沈靜文環視著重新挺起胸膛的鄉親們,下達了災後重建的第一道指令:
“現在,儲存體力!等天亮,等水退!麟兒,用最後的電量,給Martin和索菲亞女士如實發一封郵件:‘桃源村遭遇特大洪水,工坊受損嚴重,但核心團隊與資產安全。重建計劃啟動中,請放心。粉黛,永不熄滅。’”
隔天,眾人是被一陣發動機的聲響吵醒的。
馬丁帶著一支救援隊伍來了!
滿載救援物資的車輛駛來,令眾人為之振奮!
他帶來的不僅是救命的物資,更是一份沉甸甸的國際信任和雪中送炭的溫暖。
當那幾輛滿載著帳篷、食品、藥品、淨水裝置以及嶄新縫紉機、小型發電機等物資的卡車艱難地駛入村口。

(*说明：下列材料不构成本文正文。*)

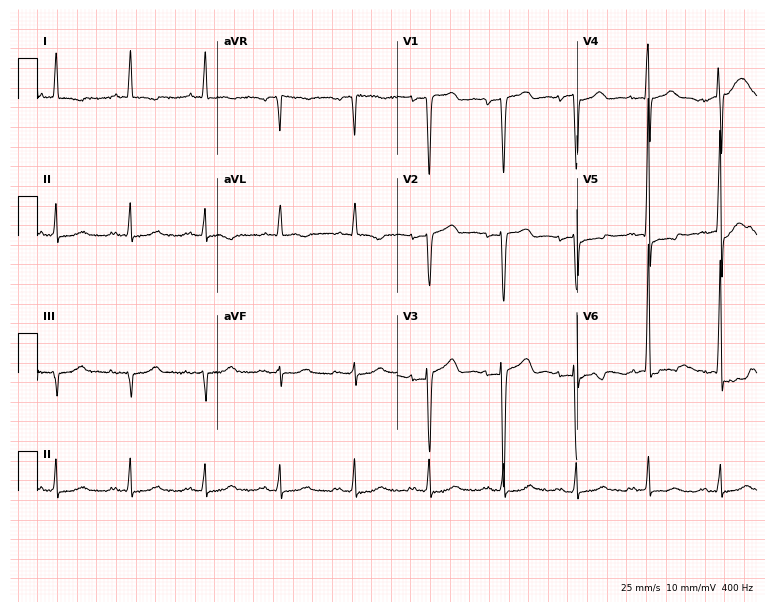
Resting 12-lead electrocardiogram (7.3-second recording at 400 Hz). Patient: a male, 85 years old. Read as a normal ECG.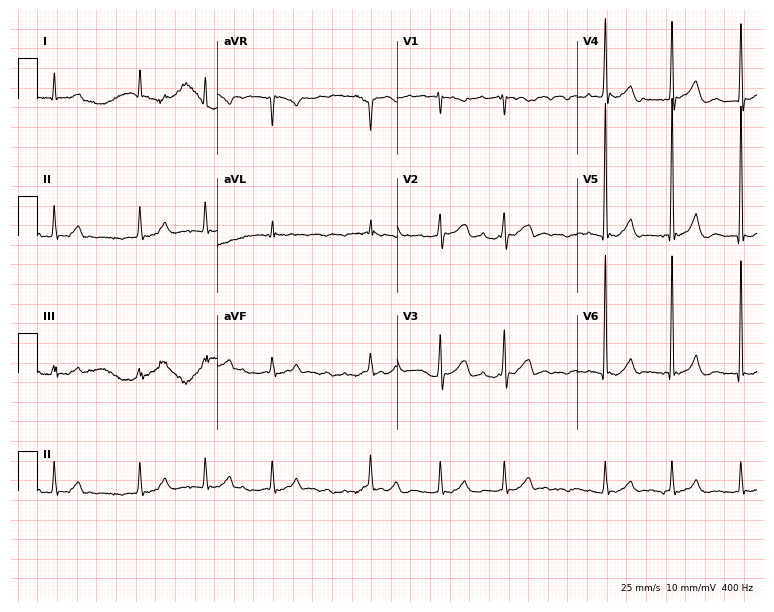
Standard 12-lead ECG recorded from a man, 79 years old. The tracing shows atrial fibrillation.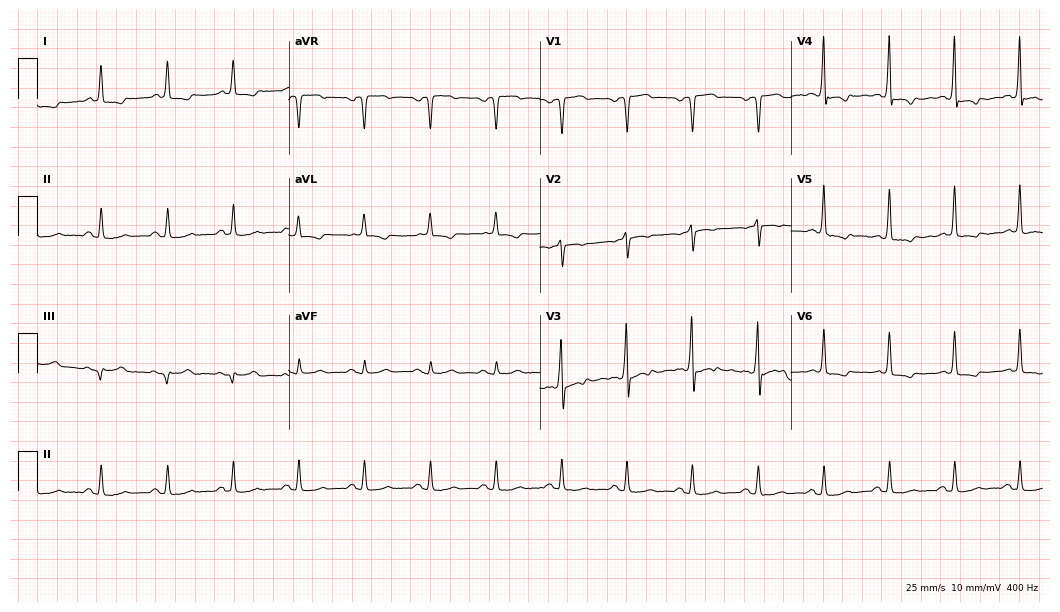
12-lead ECG from a 77-year-old male patient. Screened for six findings — first-degree AV block, right bundle branch block, left bundle branch block, sinus bradycardia, atrial fibrillation, sinus tachycardia — none is recorded. Findings outside these six are not listed.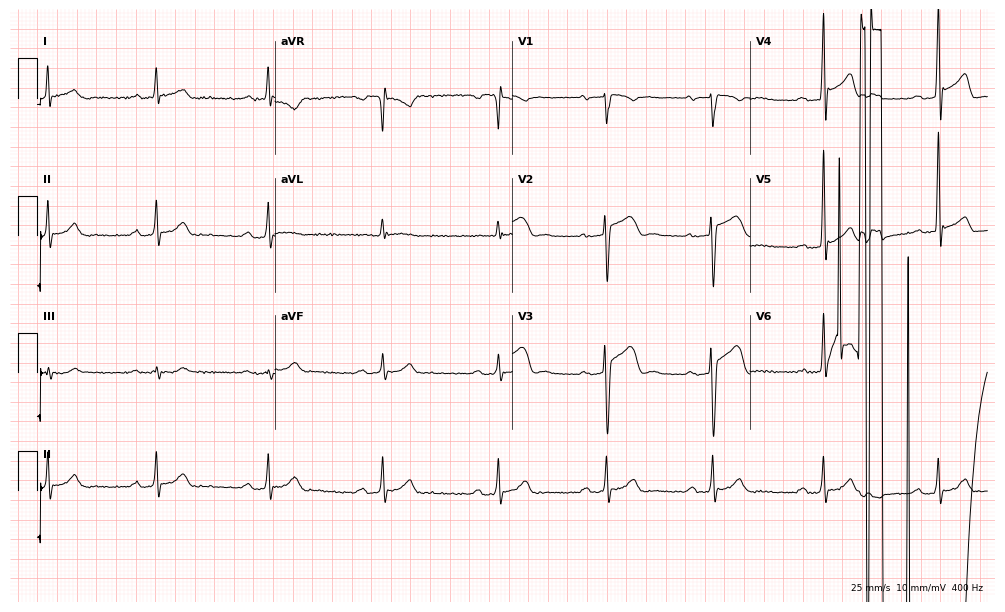
Standard 12-lead ECG recorded from a 49-year-old male. None of these six findings is recorded: first-degree AV block, right bundle branch block, left bundle branch block, sinus bradycardia, atrial fibrillation, sinus tachycardia. Other findings, if any, are not listed.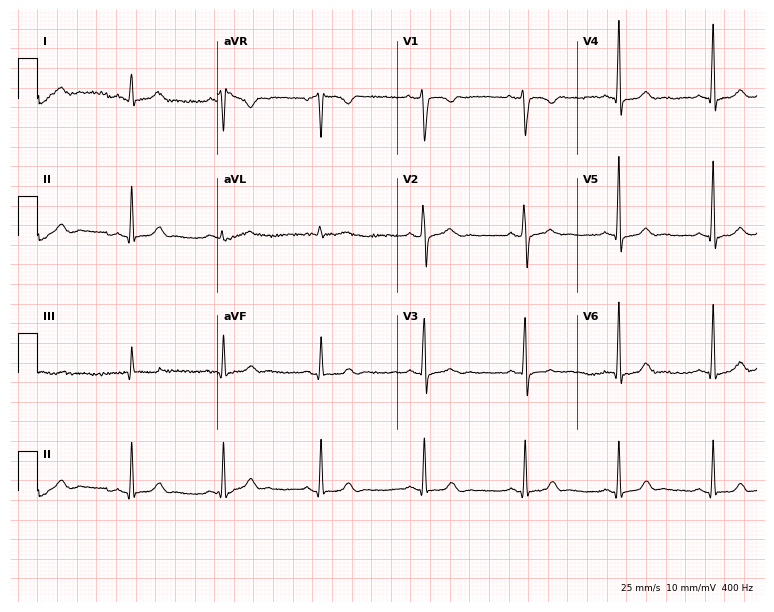
Standard 12-lead ECG recorded from a 70-year-old female patient (7.3-second recording at 400 Hz). None of these six findings is recorded: first-degree AV block, right bundle branch block (RBBB), left bundle branch block (LBBB), sinus bradycardia, atrial fibrillation (AF), sinus tachycardia.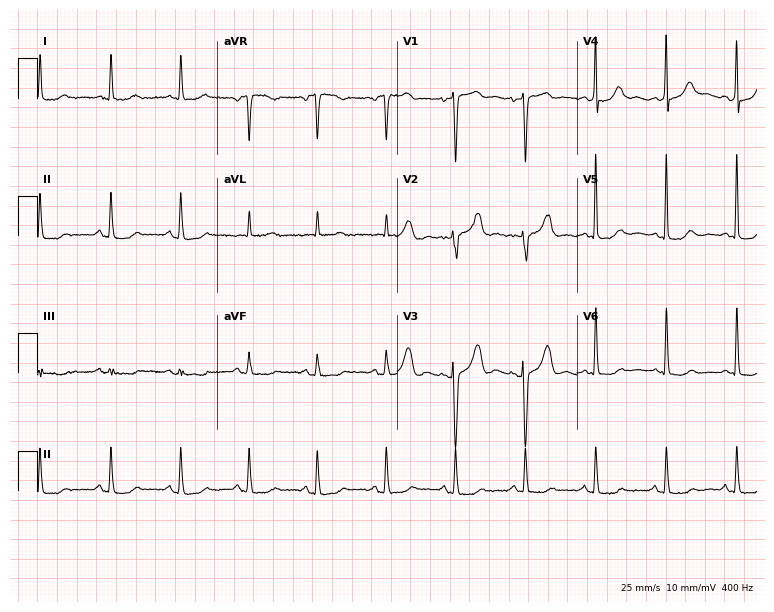
ECG — a woman, 24 years old. Labelled as a normal ECG.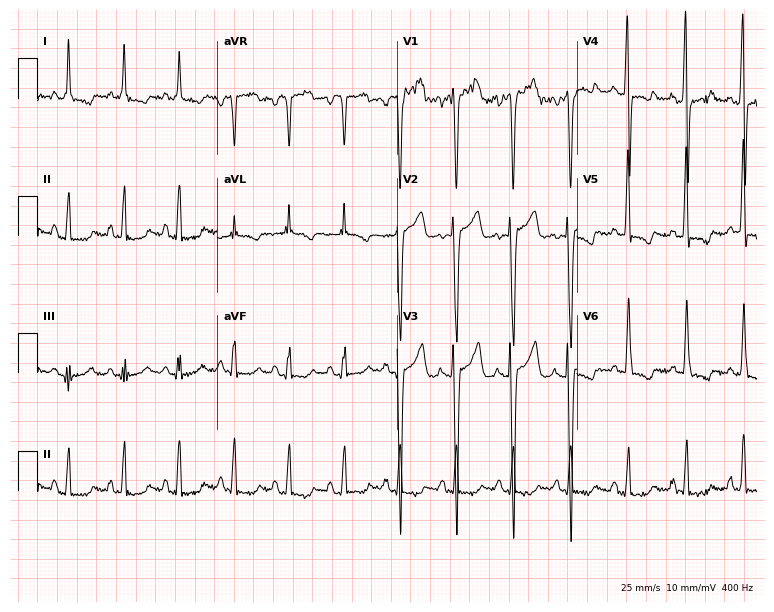
Electrocardiogram (7.3-second recording at 400 Hz), a male, 41 years old. Interpretation includes sinus tachycardia (a sinus rate of 100 beats per minute or more).

當馬丁跳下車,踏著泥濘,走向被洪水蹂躪得滿目瘡痍的工坊區域時,迎接他的,是桃源村人無聲的凝視和壓抑的哽咽。
“沈!周師傅!大娘!大家……大家受苦了!”
馬丁看著倒塌的圍牆、浸泡在泥水中的機器殘骸、堆積如山的淤泥和被水泡得變了色的布匹,碧藍的眼睛裡瞬間盈滿了淚水。
他張開雙臂,用力擁抱了沈靜文,又依次擁抱了老周、王大娘、張嬸……這個動作勝過千言萬語。

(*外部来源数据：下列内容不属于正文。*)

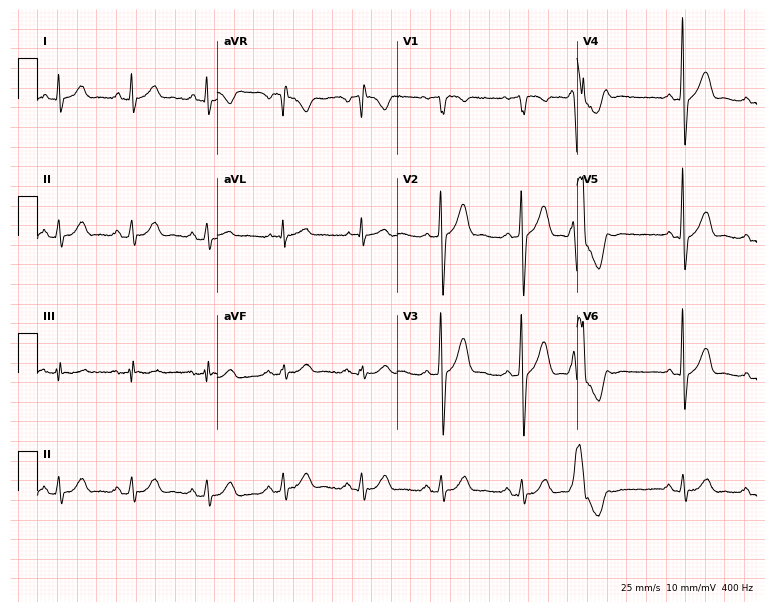
12-lead ECG (7.3-second recording at 400 Hz) from a 52-year-old male. Labelled as a normal ECG.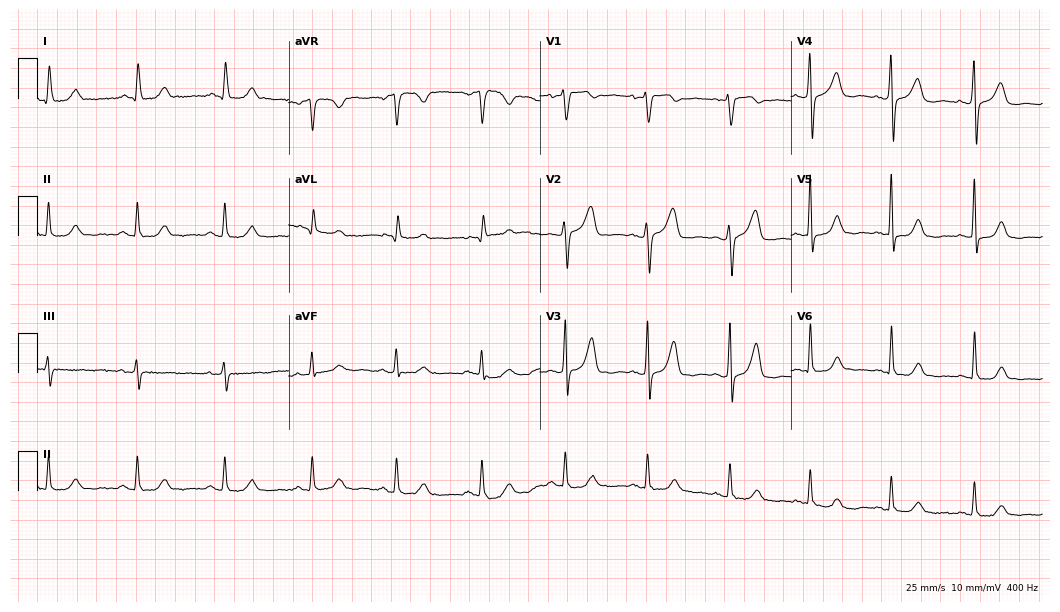
Resting 12-lead electrocardiogram (10.2-second recording at 400 Hz). Patient: a female, 61 years old. None of these six findings is recorded: first-degree AV block, right bundle branch block, left bundle branch block, sinus bradycardia, atrial fibrillation, sinus tachycardia. Other findings, if any, are not listed.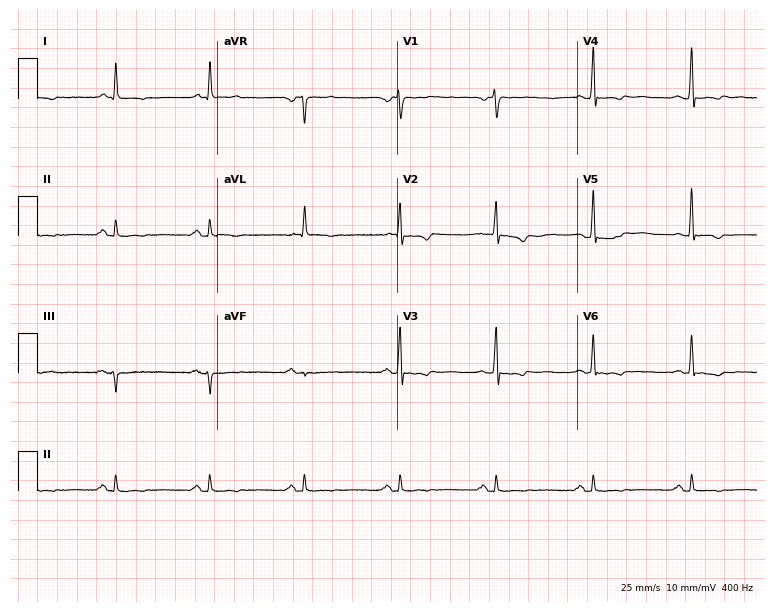
Standard 12-lead ECG recorded from a male, 56 years old. None of these six findings is recorded: first-degree AV block, right bundle branch block, left bundle branch block, sinus bradycardia, atrial fibrillation, sinus tachycardia. Other findings, if any, are not listed.

“馬丁…謝謝…謝謝你們…”沈靜文的聲音哽咽,連日來的疲憊、強撐的堅強,在這一刻幾乎決堤。
分發物資的過程迅速而有序。
省城工程隊的加入更是帶來了專業的力量。
大型抽水泵開始轟鳴著排除工坊裡的積水;挖掘機和推土機開進棉田窪地,清理厚厚的淤泥;工人們熟練地架設起防水帳篷,作為臨時的物資存放點和傷員安置所。
嶄新的縫紉機被小心翼翼地抬進臨時清理出來的、相對乾燥的倉房。
馬丁帶來的幾位北歐記者和設計師,沒有急於架起攝像機或拿出草圖本。
他們默默地穿上雨靴,戴上手套,和村民一起清理廢墟,搬運物資,分發食物。
那位氣質沉靜的女記者艾米麗,甚至蹲在泥水裡,和王大娘一起,小心翼翼地撈起一塊被泥漿包裹、但依稀能看出是半隻瓢蟲繡花的布料碎片,用清水輕輕沖洗。

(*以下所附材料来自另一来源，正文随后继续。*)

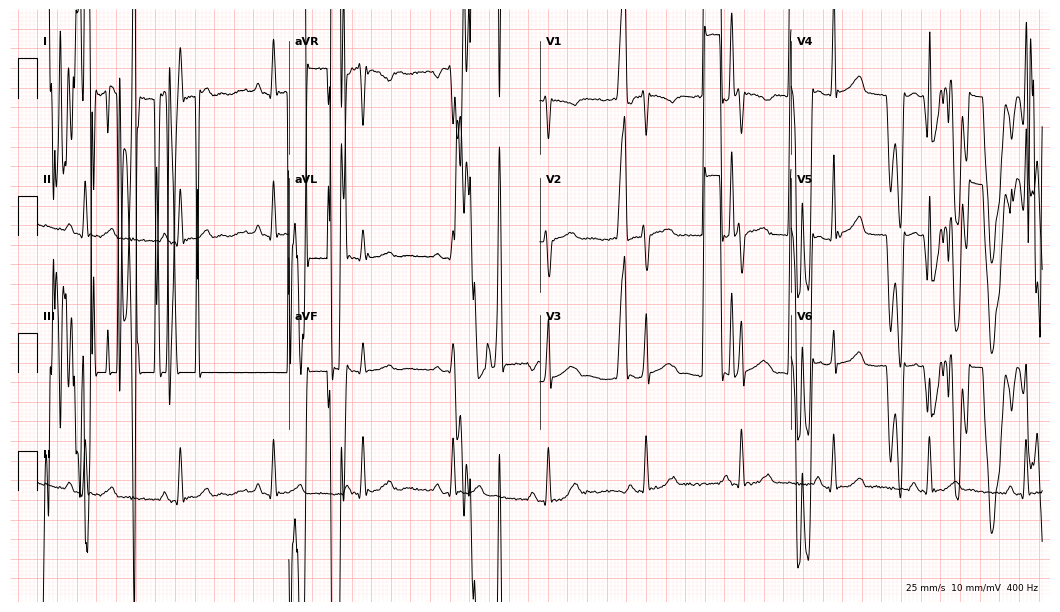
Standard 12-lead ECG recorded from a 41-year-old male patient (10.2-second recording at 400 Hz). None of these six findings is recorded: first-degree AV block, right bundle branch block (RBBB), left bundle branch block (LBBB), sinus bradycardia, atrial fibrillation (AF), sinus tachycardia.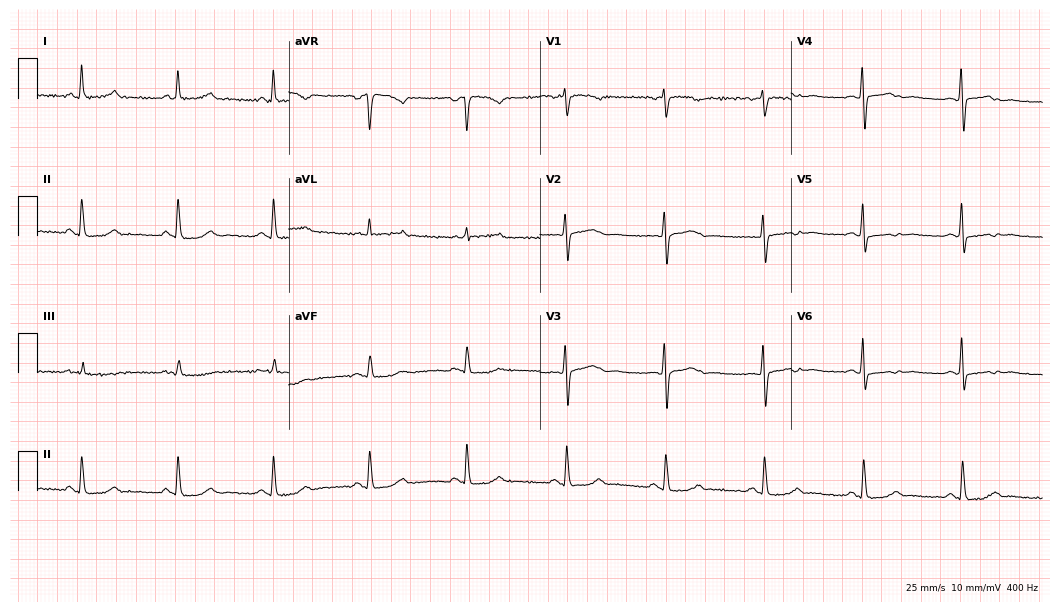
ECG (10.2-second recording at 400 Hz) — a female, 57 years old. Screened for six findings — first-degree AV block, right bundle branch block, left bundle branch block, sinus bradycardia, atrial fibrillation, sinus tachycardia — none is recorded.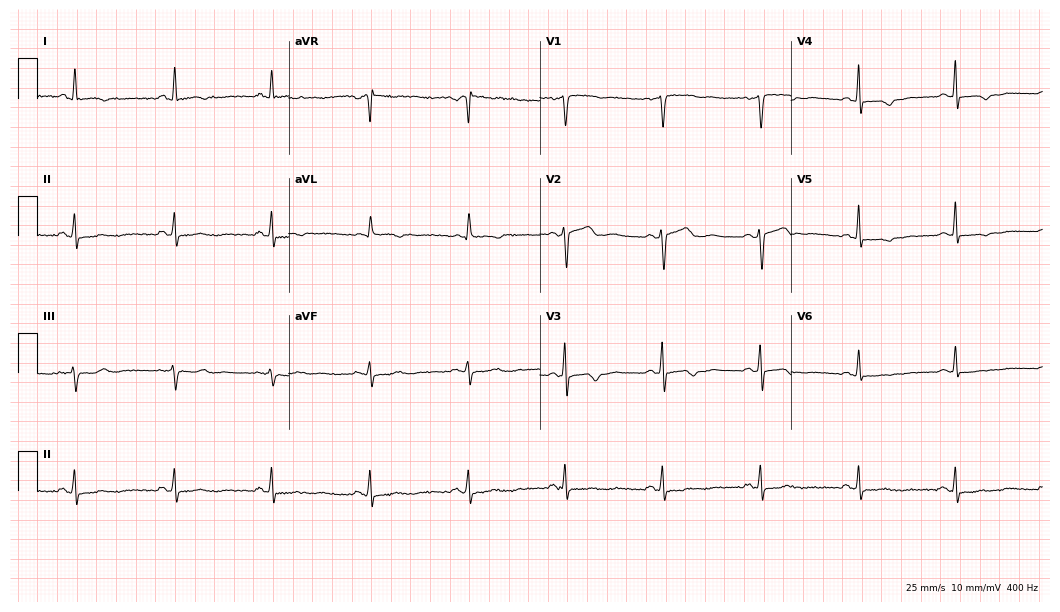
Electrocardiogram (10.2-second recording at 400 Hz), a 50-year-old female patient. Of the six screened findings (first-degree AV block, right bundle branch block, left bundle branch block, sinus bradycardia, atrial fibrillation, sinus tachycardia), none is recorded. Only these six findings were labelled.

她沒有說話,但眼神裡的專注和敬意,讓王大娘的眼淚再次無聲滑落。
這種無聲的共情,迅速拉近了距離。
當工坊一層的水位終於降至腳踝,大型清淤裝置開始進駐時,記者們的鏡頭才真正舉起。
他們沒有刻意渲染悲情,鏡頭冷靜而剋制:
記錄下沈靜文從那個沾滿泥汙卻依然堅韌的“粉黛·守”袋子裡,取出完好無損的專利證書、EPD認證、“星球夥伴”徽標和朵朵畫稿時,那混合著悲傷、感激與無比珍惜的神情。
捕捉到敦敦蹲在臨時搭建的雨棚下,藉著應急燈的光,對照著從防水袋裡取出的、字跡依然清晰的資料本,在一個新的筆記本上重新繪製棉田觀測圖表的樣子。
他的小臉上沒有抱怨,只有一種近乎固執的認真。
定格了王大娘和張嬸,在臨時架設的縫紉機前,拿起馬丁帶來的嶄新針線,對著被洪水泡得有些褪色、但被她們搶救出來的幾片繡花樣板,重新開始穿針引線的瞬間。
她們的手指微微顫抖,眼神卻異常堅定。